Another copy of $W$ can be written in a similar form:
$W_2=\{a(x_2^2x_1+x_3^2x_1)+b(x_1^2x_2+x_3^2x_2)+c(x_1^2x_3+x_2^2x_3)\mid a+b+c = 0\}$.
So can the third:
$W_3=\{ax_1^3+bx_2^3+cx_3^3\mid a+b+c = 0\}$.
Then $W_1 \oplus W_2 \oplus W_3$ is the isotypic component of type $W$ in $V$.

== Completion ==
In Fourier analysis, one decomposes a (nice) function as the limit of the Fourier series of the function. In much the same way, a representation itself may not be semisimple but it may be the completion (in a suitable sense) of a semisimple representation. The most basic case of this is the Peter–Weyl theorem, which decomposes the left (or right) regular representation of a compact group into the Hilbert-space completion of the direct sum of all simple unitary representations. As a corollary, there is a natural decomposition for $W = L^2(G)$ = the Hilbert space of (classes of) square-integrable functions on a compact group G:
$W \simeq \widehat{\bigoplus_{[(\pi, V)]}} V^{\oplus \dim V}$
where $\widehat{\bigoplus}$ means the completion of the direct sum and the direct sum runs over all isomorphism classes of simple finite-dimensional unitary representations $(\pi, V)$ of G. (Note: To be precise, the theorem concerns the regular representation of $G \times G$ and the above statement is a corollary.) Note here that every simple unitary representation (up to an isomorphism) appears in the sum with the multiplicity the dimension of the representation.

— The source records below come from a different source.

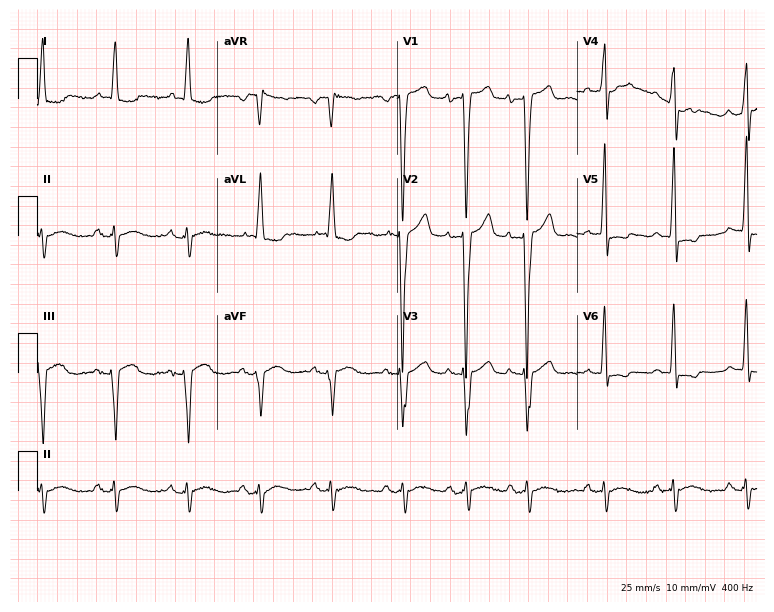
Resting 12-lead electrocardiogram (7.3-second recording at 400 Hz). Patient: a female, 85 years old. None of these six findings is recorded: first-degree AV block, right bundle branch block, left bundle branch block, sinus bradycardia, atrial fibrillation, sinus tachycardia.
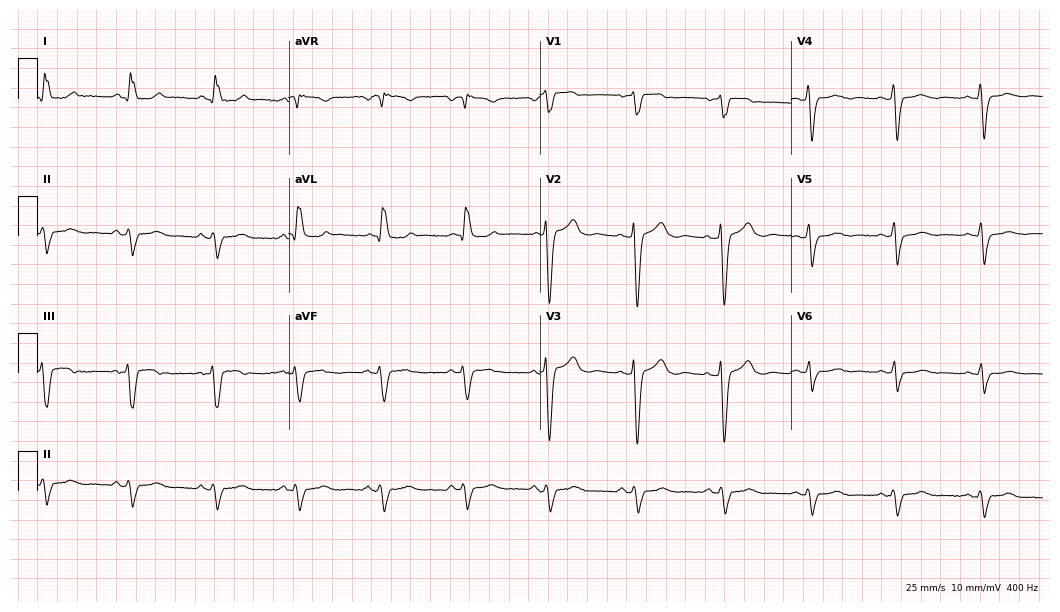
Standard 12-lead ECG recorded from a 72-year-old woman (10.2-second recording at 400 Hz). None of these six findings is recorded: first-degree AV block, right bundle branch block, left bundle branch block, sinus bradycardia, atrial fibrillation, sinus tachycardia. Other findings, if any, are not listed.
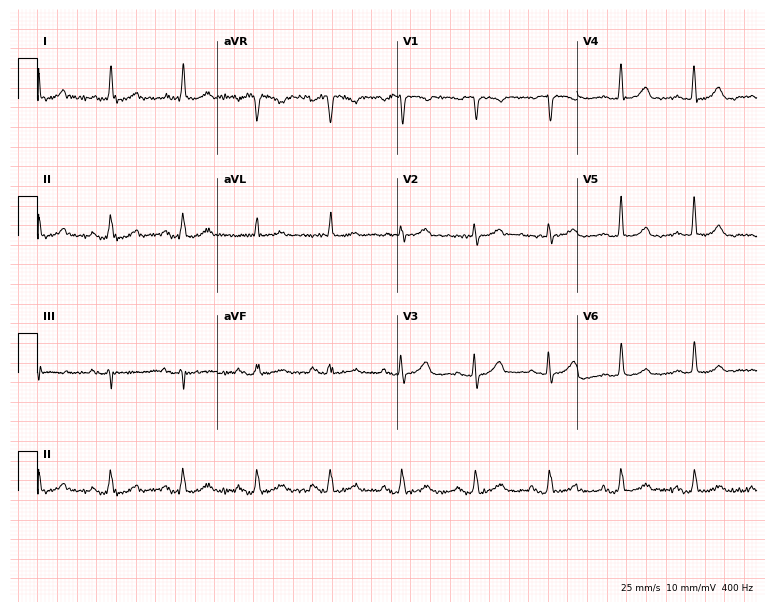
Standard 12-lead ECG recorded from an 80-year-old female patient (7.3-second recording at 400 Hz). Read as a normal ECG.
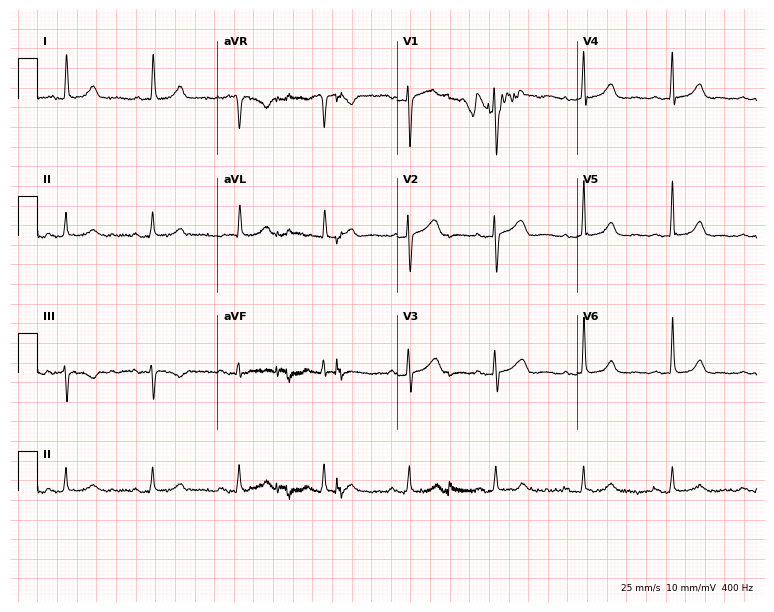
Electrocardiogram, a female, 65 years old. Overall reading on record: normal ECG.
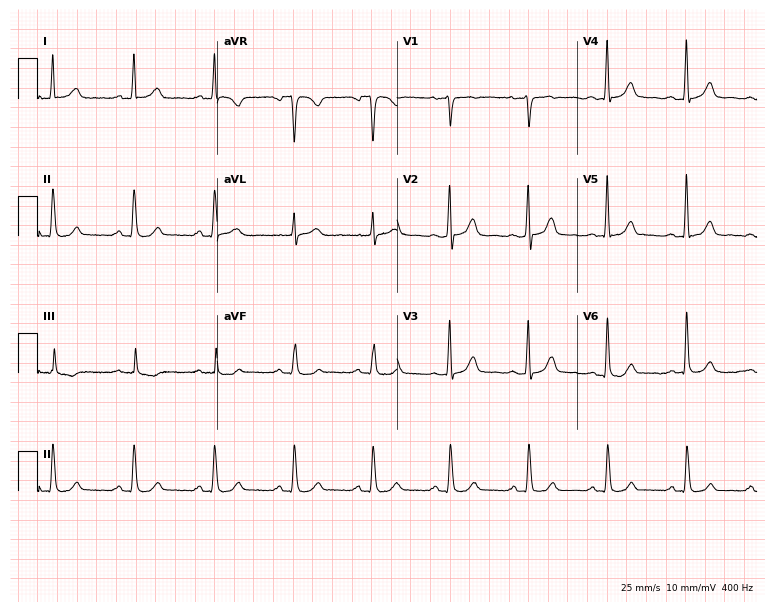
Resting 12-lead electrocardiogram. Patient: a man, 48 years old. Read as a normal ECG.
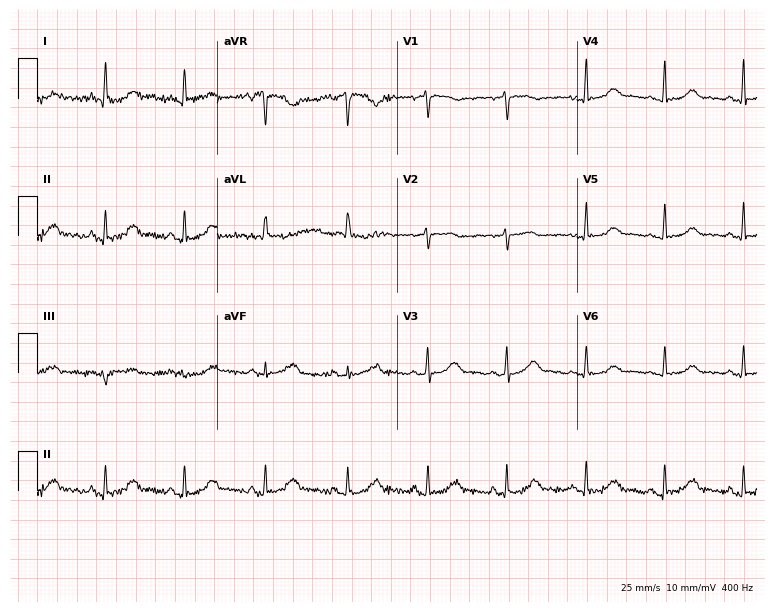
Resting 12-lead electrocardiogram. Patient: a 64-year-old woman. Read as a normal ECG.
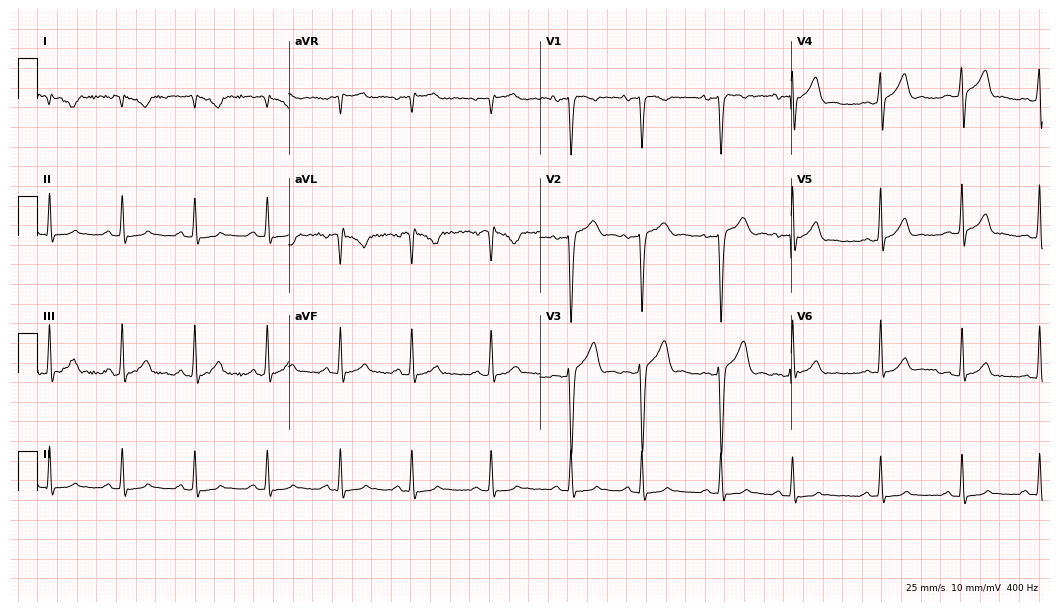
Resting 12-lead electrocardiogram. Patient: a man, 20 years old. None of these six findings is recorded: first-degree AV block, right bundle branch block (RBBB), left bundle branch block (LBBB), sinus bradycardia, atrial fibrillation (AF), sinus tachycardia. Findings outside these six are not listed.

When the group G is a finite group, the vector space $W = \mathbb{C}[G]$ is simply the group algebra of G and also the completion is vacuous. Thus, the theorem simply says that
 $\mathbb{C}[G] = \bigoplus_{[(\pi, V)]} V^{\oplus \dim V}.$
That is, each simple representation of G appears in the regular representation with multiplicity the dimension of the representation. This is one of standard facts in the representation theory of a finite group (and is much easier to prove).

When the group G is the circle group $S^1$, the theorem exactly amounts to the classical Fourier analysis.

==Applications to physics==
In quantum mechanics and particle physics, the angular momentum of an object can be described by complex representations of the rotation group SO(3), all of which are semisimple. Due to connection between SO(3) and SU(2), the non-relativistic spin of an elementary particle is described by complex representations of SU(2) and the relativistic spin is described by complex representations of SL_{2}(C), all of which are semisimple. In angular momentum coupling, Clebsch–Gordan coefficients arise from the multiplicities of irreducible representations occurring in the semisimple decomposition of a tensor product of irreducible representations.